The Board heard from many interviewees about the operational risks introduced to organizations because of limitations in open source software maintenance. Open source developers are usually not paid to maintain their software, especially not older versions that are often deployed deeply and widely across systems. Log4j was a particularly extreme example of this. The burden of maintenance then falls to organizations that use open source software, and can be expensive, time-consuming, and unpredictable. Organizations should be able to project the maintenance costs of open source software, and obtain that information from a trusted source. Funding the maintenance of critical open source software could drive a more sustainable model for security at scale and enable timely and effective distribution of updates and mitigations.
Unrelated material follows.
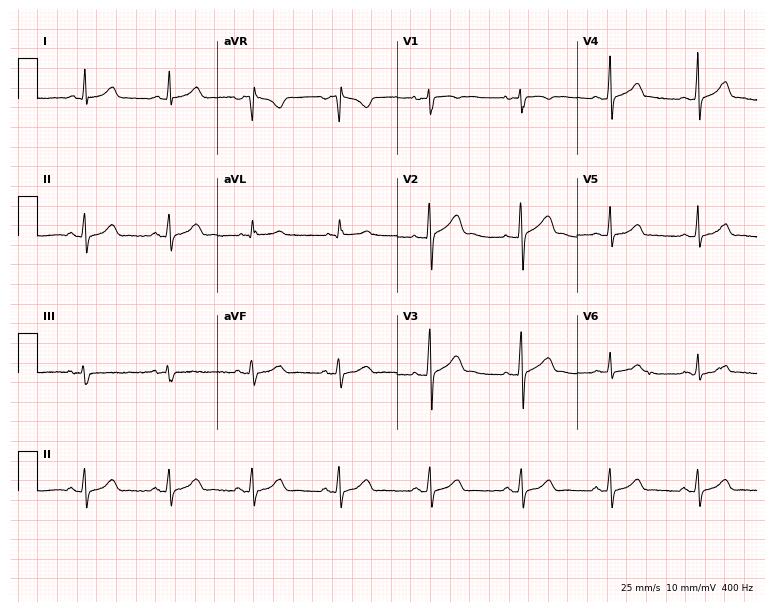
12-lead ECG from a 27-year-old female patient. Labelled as a normal ECG.

The report then cites the opportunity to leverage industry projects such as the OpenSSF’s Criticality Score and Security Scorecards projects.

Finally, it’s particularly notable that the the CSRB report calls out the need for innovation in incentive structures for open source creators:

“Recommendation 18:  Study the incentive structures required to build secure software.
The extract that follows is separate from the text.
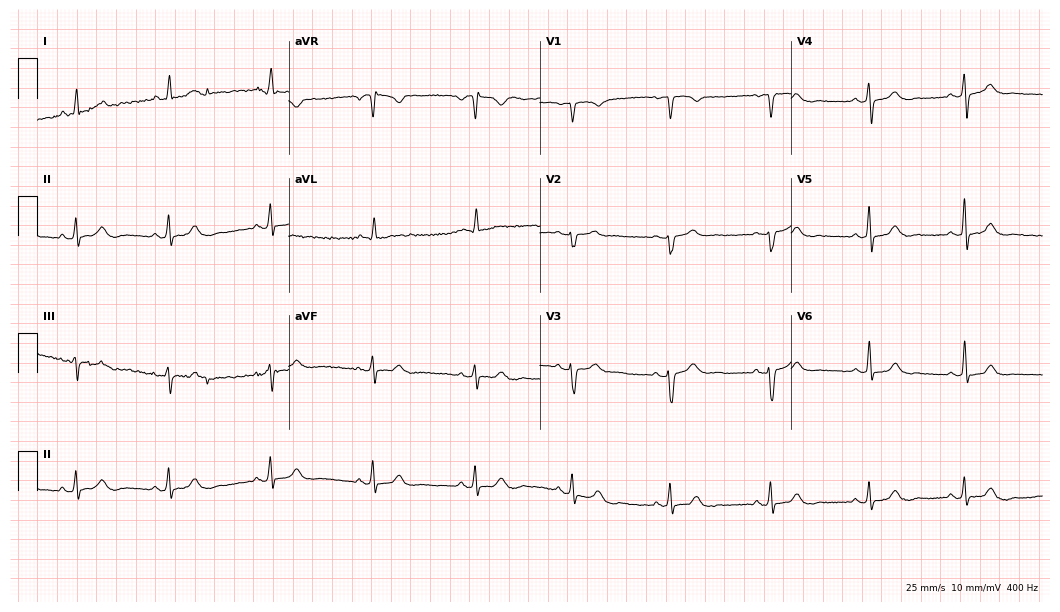
Electrocardiogram (10.2-second recording at 400 Hz), a 44-year-old female. Of the six screened findings (first-degree AV block, right bundle branch block (RBBB), left bundle branch block (LBBB), sinus bradycardia, atrial fibrillation (AF), sinus tachycardia), none is recorded. Only these six findings were labelled.

Many interviewees stressed the volunteer nature of the open source software community. In light of that, the Board recommends the U.S. government’s National Academy of Sciences Cyber Resilience Forum undertake a study of incentive structures to build secure software. The Forum should consider:

• legal, structural, and regulatory incentives for organizations, to include, for example, the potential for software liability reform;
• developer incentive structures that increase awareness of safety issues. For example, developers could obtain a trust rating for their contributions through extended education on secure coding or threat modeling. This developer rating could be a component of the software’s overall health rating; and
• challenges to adopting incentives, including, but not limited to, resourcing and volunteer fatigue.”

On this point, we think it’s actually quite simple: pay the maintainers of open source to validate that their packages meet defined production-ready standards, and we’ll all be better off.

Conclusions

With the CSRB’s report, the U.S. federal government has taken a significant step towards improving our collective open source software supply chain security.  We’re encouraged that the government is leading the charge with its regulatory and enforcement capabilities, and we’re excited by the report’s tantalizing hints of future efforts to catalyze the necessary direct financial support that open source maintainers need to complete their important work.